* **Data shown**

++++++++++++++++++++

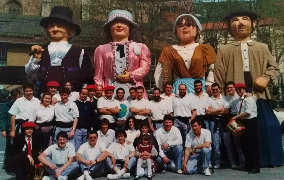 Mairuek deustu
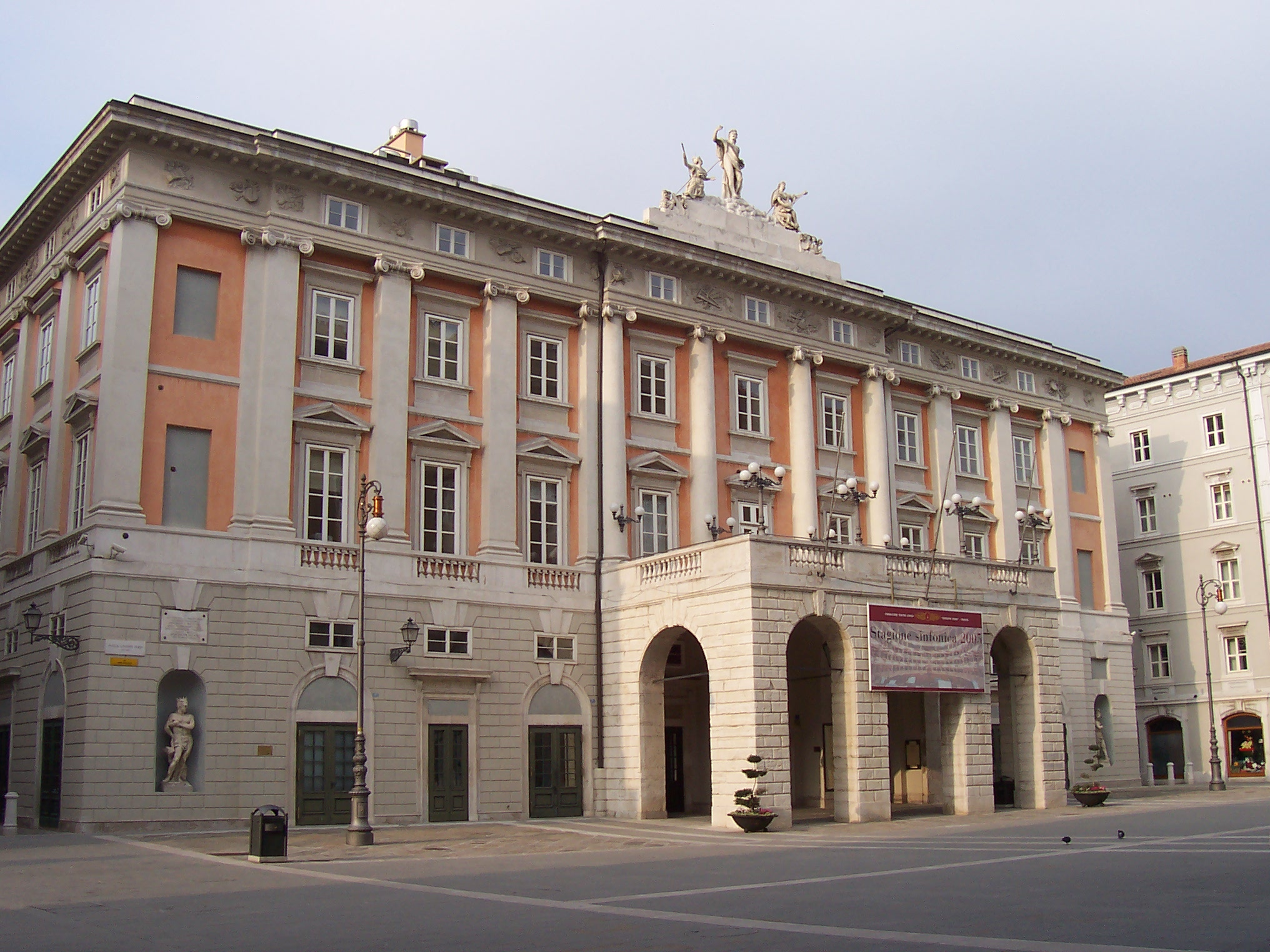 Palazzo Verdi Teatro in Trieste, Italy
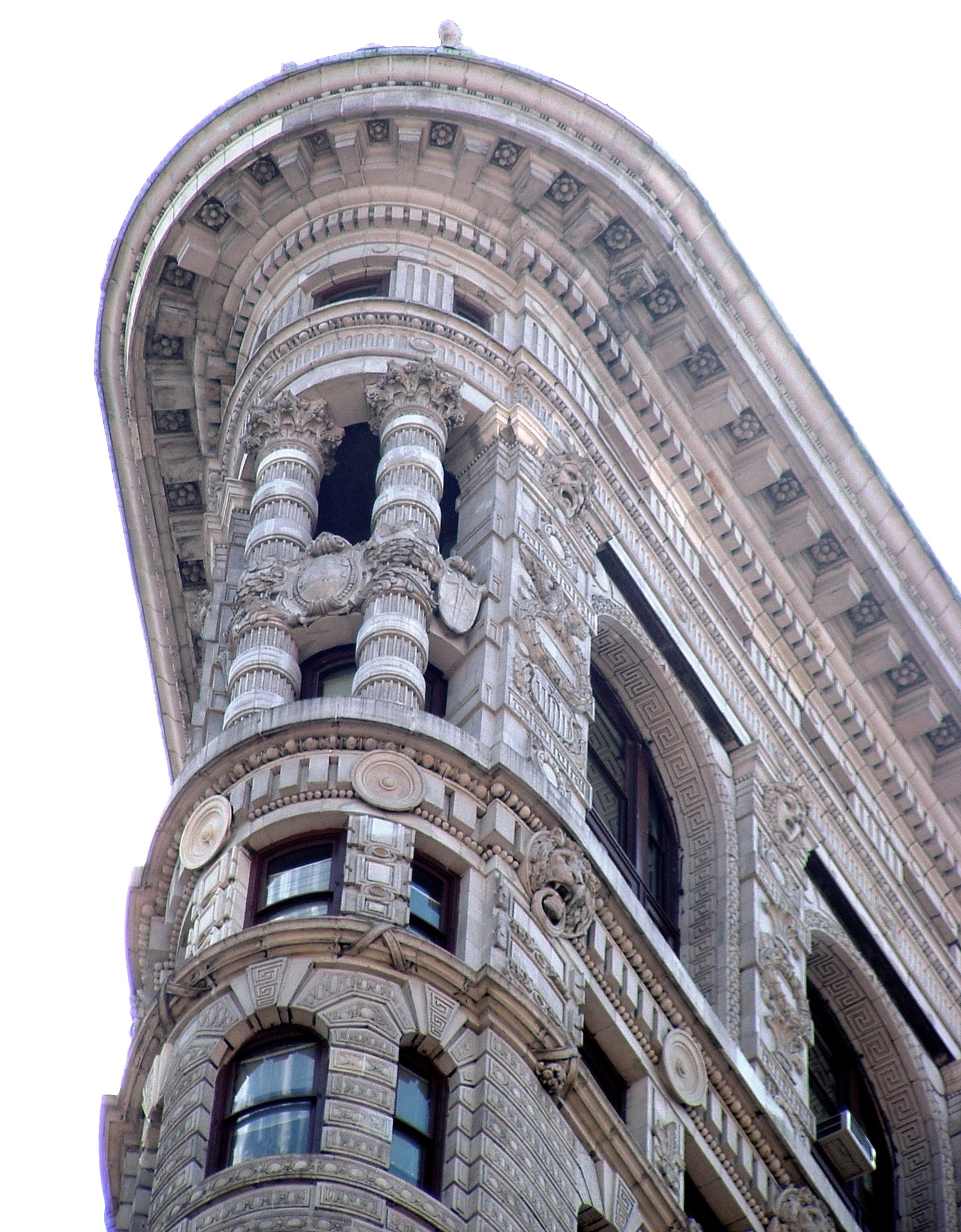 Detail van de gevel van het Flatiron Building
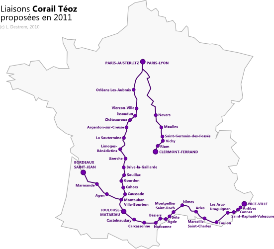 Carte des liaisons Corail Téoz en 2010
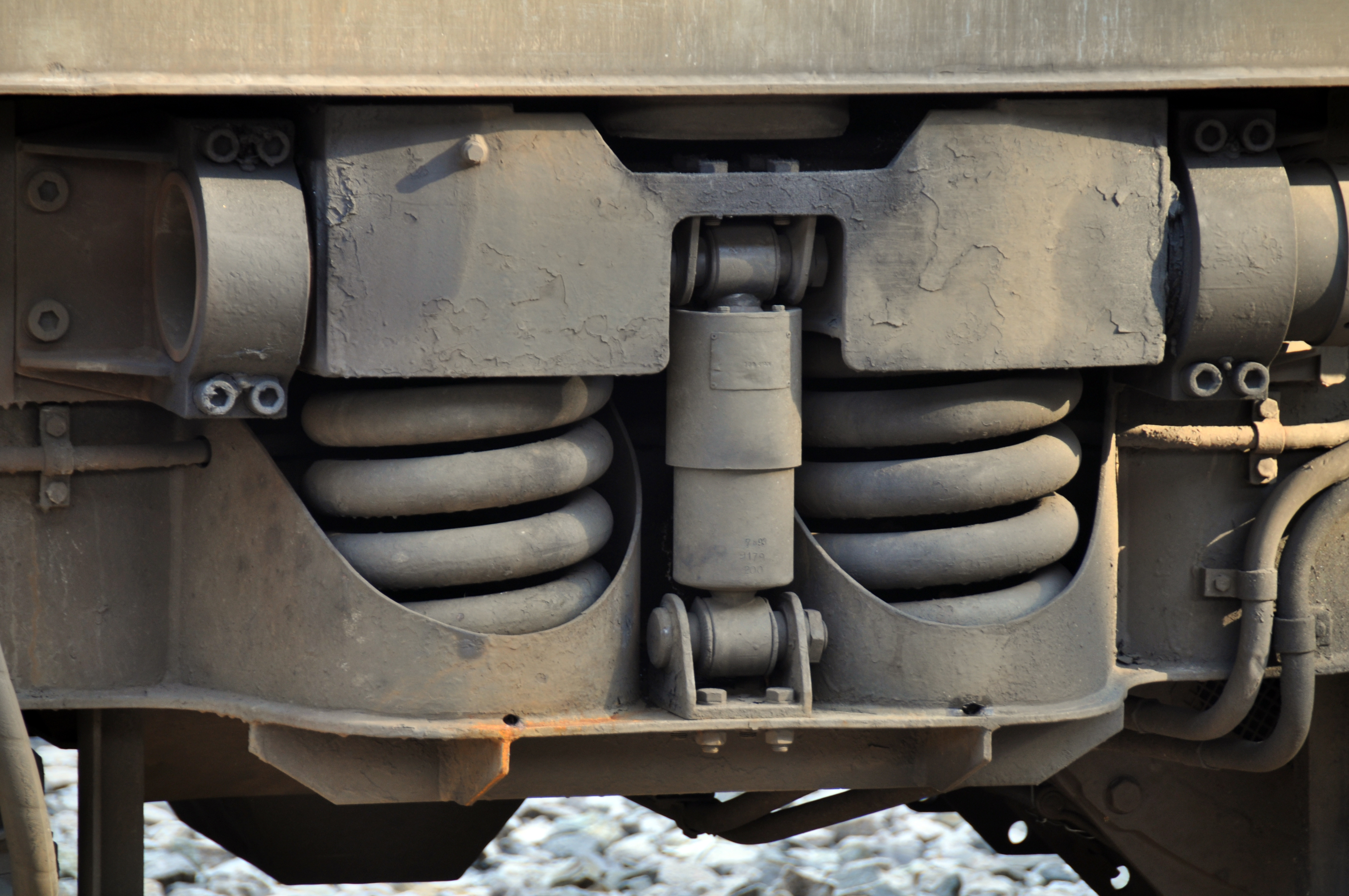 Erfurt Hauptbahnhof

++++++++++++++++++++

* **Directions**
Copy the line showing "Palazzo Verdi Teatro in Trieste, Italy" exactly, along with each line after it through the end of the material above. Pictures stay out.

* **Solution**
 Palazzo Verdi Teatro in Trieste, Italy
 Detail van de gevel van het Flatiron Building
 Carte des liaisons Corail Téoz en 2010
 Erfurt Hauptbahnhof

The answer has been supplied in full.